Я с радостью согласился, так как дрова стоили дорого и их трудно было достать. Это был дефицит. Мы пришли домой к Авто, он взял большой рюкзак альпиниста и мы пошли за дровами. Вначале я думал, что дрова у него лежат во дворе или сарае и их у него так много, что он готов поделиться ими с ближним. Авто, будучи добрым христианином, в каждой своей работе рисует церковь (может не всегда к месту, но как видно, без этого уже не может в силу привычки) и поэтому ждать от него добрых поступков вполне реально. Но мы не остановились у него во дворе и пошли по направлению к зоопарку, рядом с которым он жил. Его двор от зоопарка отделяла металлическая сетка, в которой была проделана дырка, через которую Авто неофициально проникал в зоопарк, где рядом с этой дырой, тоже неофициально, устроил себе небольшой участок, площадью в десять метров (квадратных разумеется), где выращивал всякую кухонную зелень. Он подвел меня к своему "огороду", открыл "теплицу" (часть участка перекрытую полиэтиленом), выкопал откуда-то редиску, почистил ее от земли и дал мне подкрепиться перед мероприятием по сбору дров, сказав, что редиска прямо из земли и ее можно есть не помыв, так как она экологически чистая. "Подкрепившись" редисками, мы пошли собирать дрова на территории зоопарка. Нам удалось наполнить сухими ветками весь рюкзак и еще целую связку, которая уже не вмещалась в разбухший и отяжелевший рюкзак. Мы уже собирались возвращаться домой, как нас заметили работники зоопарка и что-то нам крикнули.

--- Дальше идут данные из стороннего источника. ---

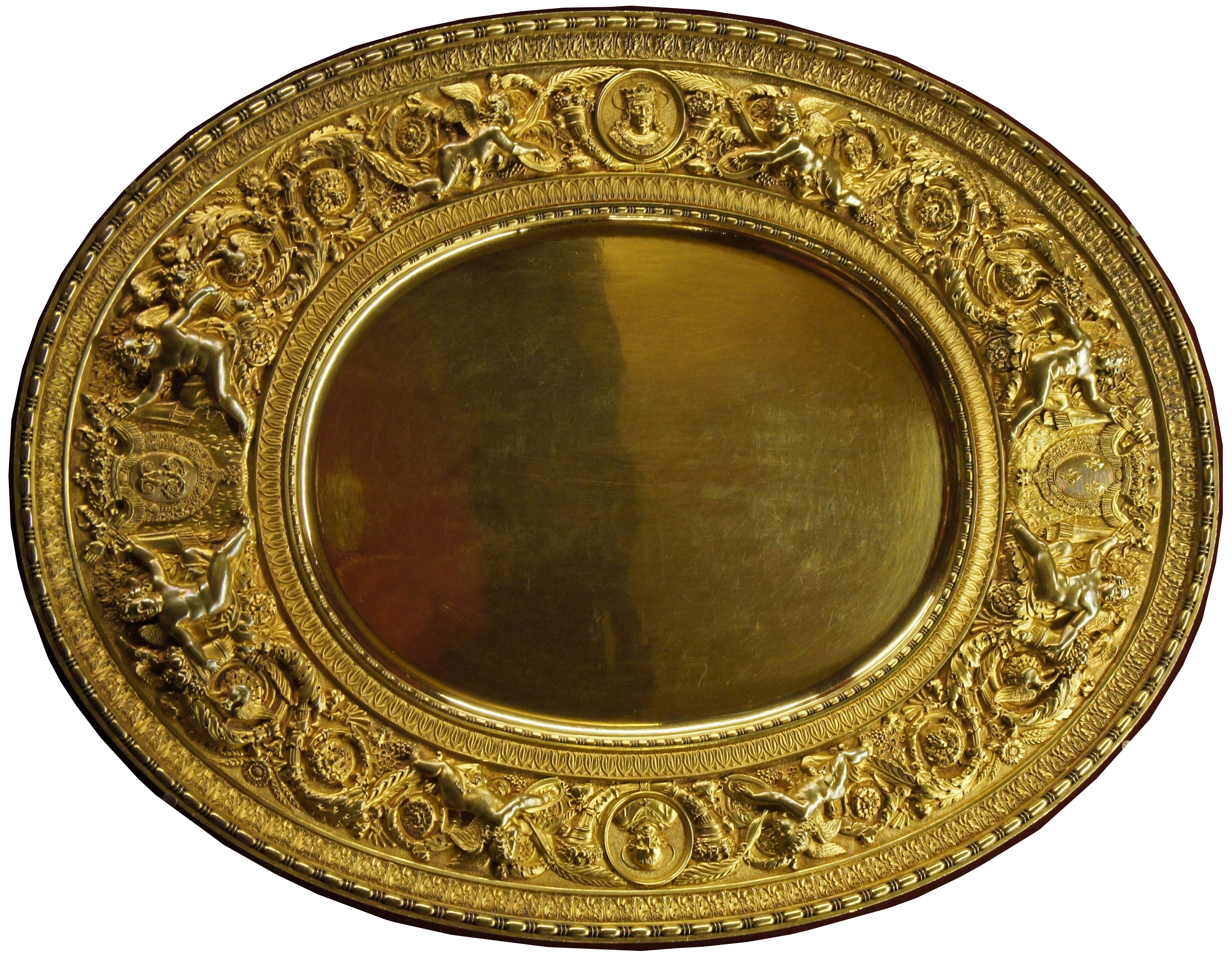 Reims (Marne, France), palais du Tau, bassin à ablutions en vermeil, faisant partie du service du sacre de Charles X. Jean-Charles Cahier (1772–1857) DescriptionFrench goldsmithDate of birth/death 1772 17 October 1857 Location of birth/death Soissons MarseilleWork location Paris (1801–1830) Authority control : Q62909316 VIAF: 207258240 SUDOC: 136545742 creator QS:P170,Q62909316

- Джованни, бежим, это сторожа, они сейчас нас поймают, - воскликнул Авто и принялся бежать с рюкзаком на спине.
Я со связкой веток бежал за ним, а сторожа за нами. В конце концов, они нас поймали и устроили нам допрос, угрожая отвести в администрацию и даже вызвать полицию. Тогда, чувствуя опасность, Авто стал оправдываться:
- Мы художники, мы педагоги училища. Нам трудно работать в холоде и нам нужны дрова. Сторожа не очень стали прислушиваться к его "весомым аргументам" и настаивали на своем. Тогда в полемику включился я:

- Вы понимаете, это же Авто, его в городе все знают, он профессор академии , лауреат фестивалей искусств, в конце концов он зять композитора Мирианашвили.
- А это Джованни, он говорит на десяти языках, - вновь включился профессор, - Его работы сам Шеварднадзе дарит другим президентам. Его работу он подарил английской королеве.

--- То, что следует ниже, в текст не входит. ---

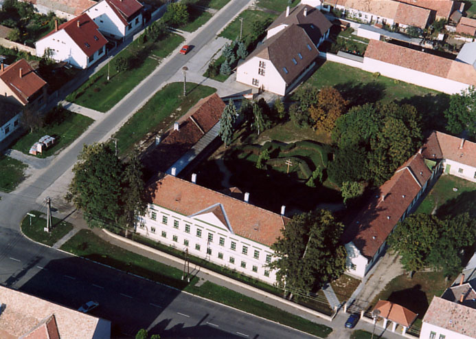 Palace - Szany - Hungary - Europe
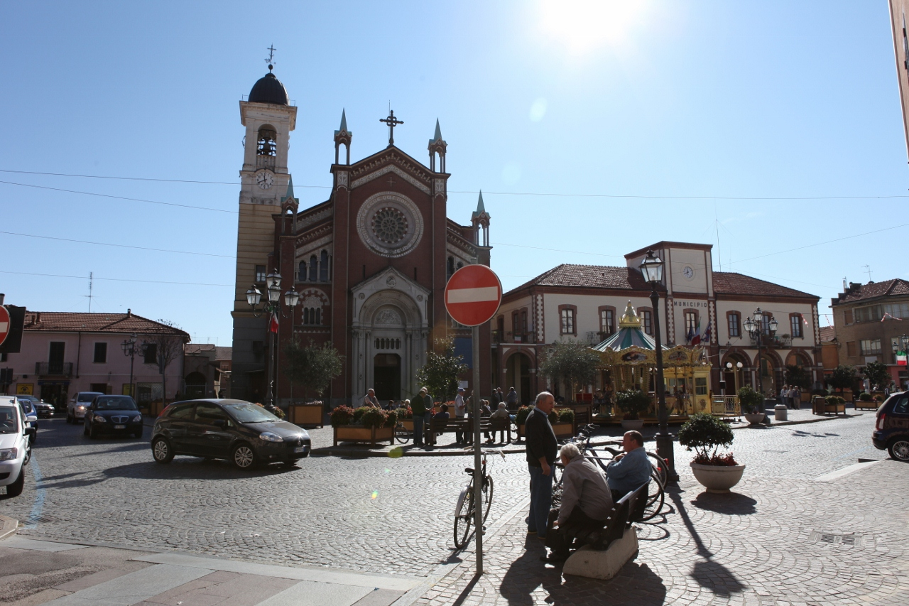 Orbassano 10/2011

Но и эти аргументы не принесли никакого эффекта.
- Как вы не понимаете, это же маэстро Джованни Вепхвадзе и ему холодно, - воскликнул в отчаянии Авто.
- Вепхвадзе, ты говоришь, - вдруг внимательно посмотрел на меня главный сторож. - Вы какие Вепхвадзе, из Харагаули? (провинция в Западной Грузии).
- Да,- ответил я, - а точнее, из Легвани (деревня в горной Имеретии, рядом с Харагаули, откуда два века тому назад пришли в Тбилиси мои предки). Услышав это, сторож улыбнулся доброй улыбкой, вернул Авто его рюкзак с дровами, который во время беседы держал у себя, и сказал двум своим подчиненным.
- Это наш человек, он из Харагаули, - и тут же приказал своим подчиненным, - а ну ребята, давайте побыстрей, соберите ветки для этого уважаемого человека, он из наших мест, и для его друга. И проследите, чтобы их никто не тронул.
Мы взяли наши дрова, поблагодарили сторожей и пошли домой. По дороге я спросил Авто, что нам могло угрожать, если-бы они нас не отпустили.
- В общем, ничего особенного, - ответил Авто, - они забрали-бы наши дрова и сами отапливали свои дома. Мы забрали дрова, которые обычно они брали себе.
Я подумал, наверно, для сторожей было странным, как такие почетные люди, какими мы представились, которые имеют такие связи и которых знает весь город, ходят и собирают сухие ветки, чтобы отапливать свои дома. Но потом призадумавшись, сам себе сказал. Ничего странного, время такое. Зато будет что рассказать и нам и сторожам.



Несостоявшийся шедевр


- Шедевр не делают, шедевр получается, - сказал мне однажды папа.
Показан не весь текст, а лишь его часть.